How to complete this task - Nothing but the lines below from the one that contains "Ilustración de Juan" through the one that contains "Igreja de Sant'Anna, contruída em 1772." should be retyped, exactly and including both ends. Do not include pictures.

**** Data to process

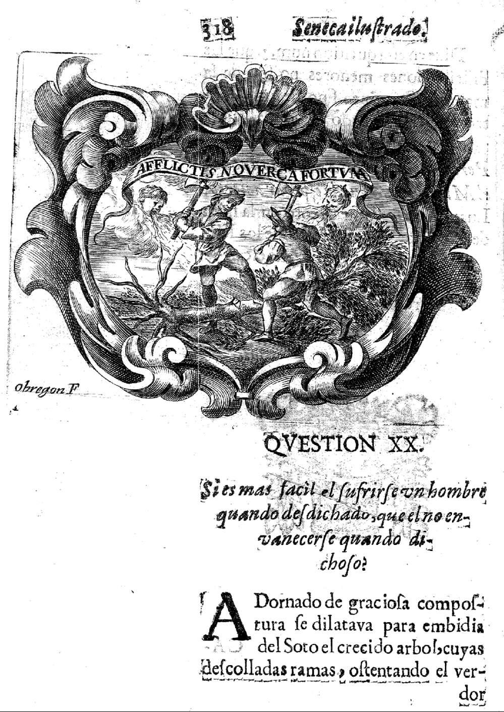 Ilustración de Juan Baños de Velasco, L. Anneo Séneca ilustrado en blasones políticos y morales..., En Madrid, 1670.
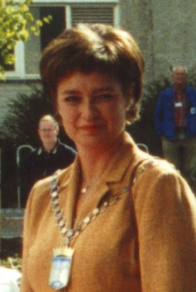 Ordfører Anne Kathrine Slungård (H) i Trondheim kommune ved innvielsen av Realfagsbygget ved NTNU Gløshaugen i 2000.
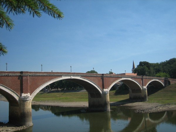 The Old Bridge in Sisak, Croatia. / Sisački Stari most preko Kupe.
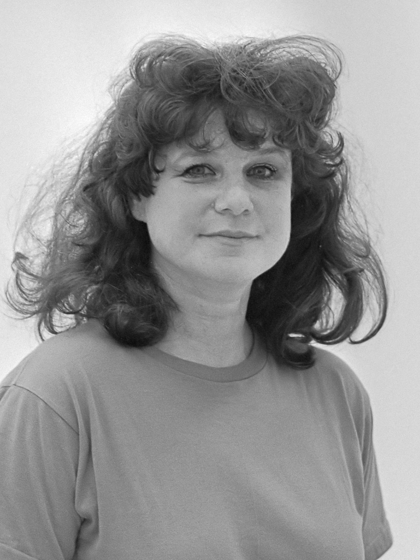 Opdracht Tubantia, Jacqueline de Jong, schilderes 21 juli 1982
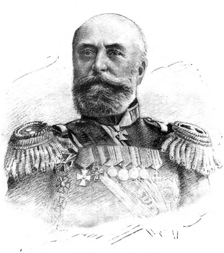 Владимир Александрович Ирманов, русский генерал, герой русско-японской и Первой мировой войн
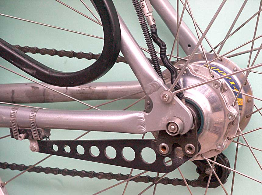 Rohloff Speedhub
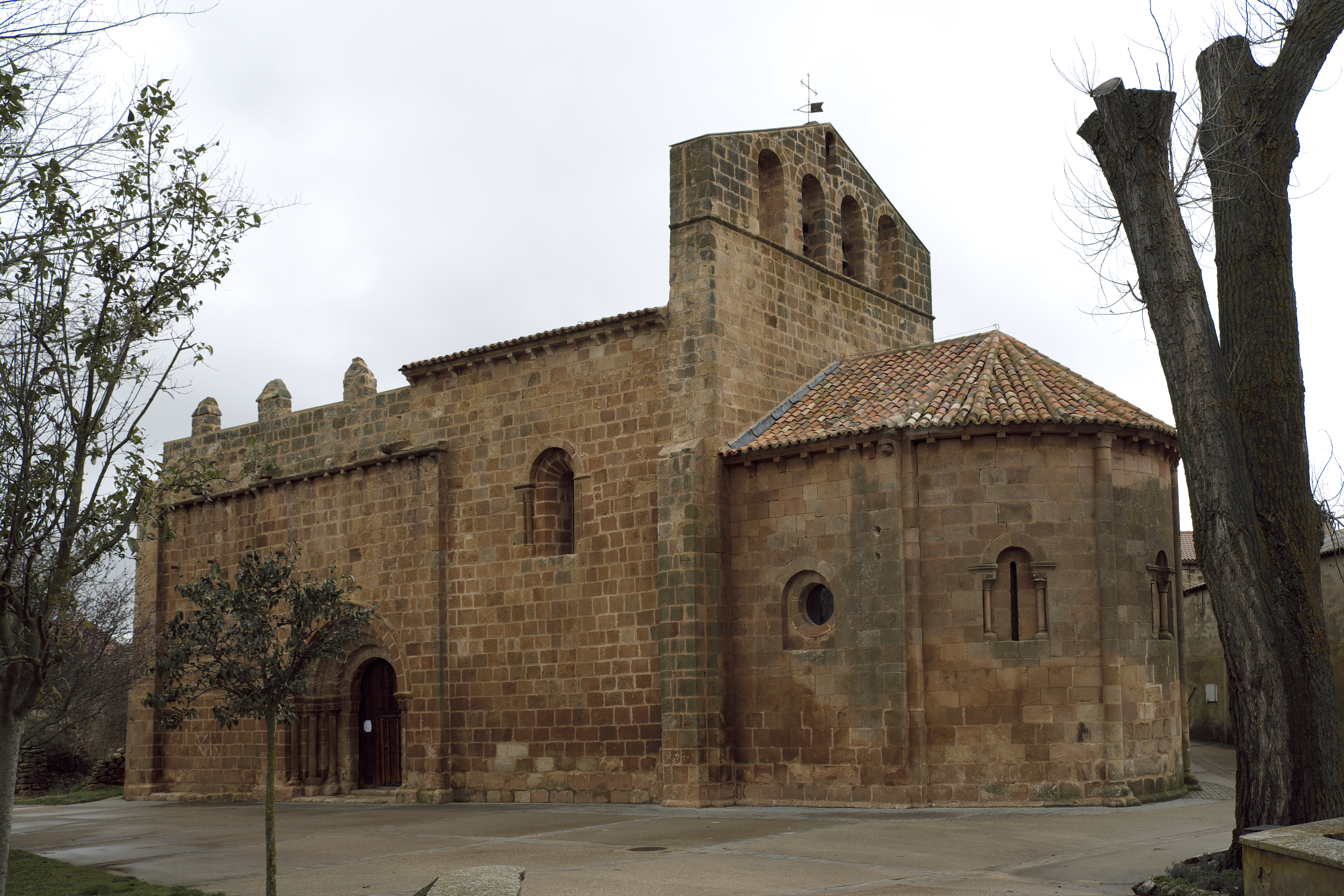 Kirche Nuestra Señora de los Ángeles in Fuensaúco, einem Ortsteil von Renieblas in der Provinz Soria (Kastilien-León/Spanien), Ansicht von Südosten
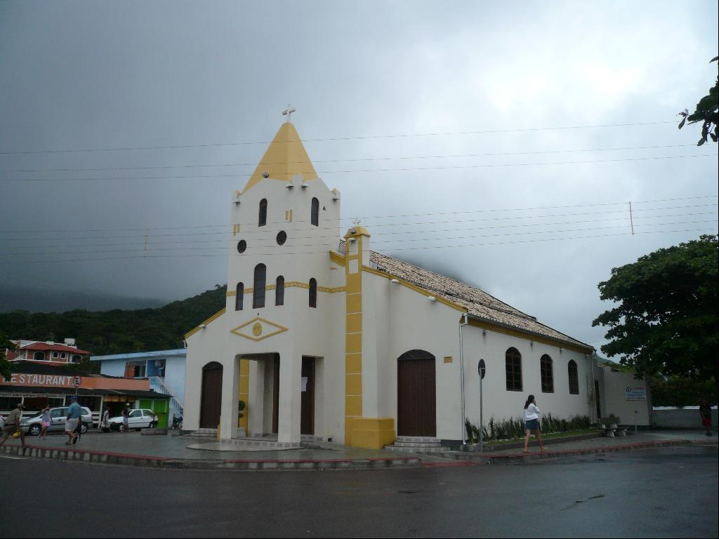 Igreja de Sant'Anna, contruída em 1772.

********
**** Data to process

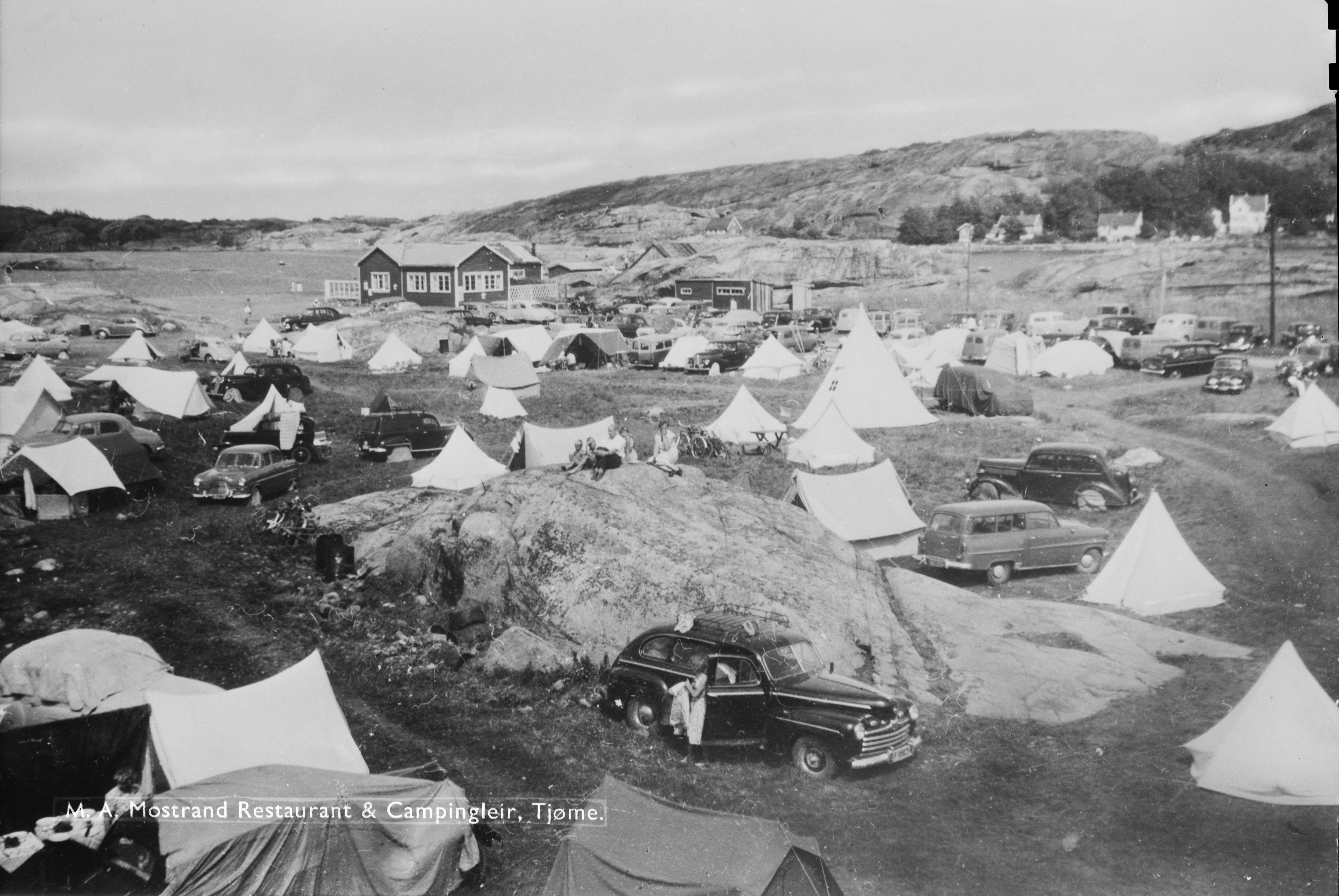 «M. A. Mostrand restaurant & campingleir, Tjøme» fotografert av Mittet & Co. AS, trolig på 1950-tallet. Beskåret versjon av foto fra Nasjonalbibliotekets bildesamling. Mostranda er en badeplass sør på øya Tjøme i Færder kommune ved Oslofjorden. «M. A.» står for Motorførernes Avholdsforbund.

********

Answer for this exercise -
 Ilustración de Juan Baños de Velasco, L. Anneo Séneca ilustrado en blasones políticos y morales..., En Madrid, 1670.
 Ordfører Anne Kathrine Slungård (H) i Trondheim kommune ved innvielsen av Realfagsbygget ved NTNU Gløshaugen i 2000.
 The Old Bridge in Sisak, Croatia. / Sisački Stari most preko Kupe.
 Opdracht Tubantia, Jacqueline de Jong, schilderes 21 juli 1982
 Владимир Александрович Ирманов, русский генерал, герой русско-японской и Первой мировой войн
 Rohloff Speedhub
 Kirche Nuestra Señora de los Ángeles in Fuensaúco, einem Ortsteil von Renieblas in der Provinz Soria (Kastilien-León/Spanien), Ansicht von Südosten
 Igreja de Sant'Anna, contruída em 1772.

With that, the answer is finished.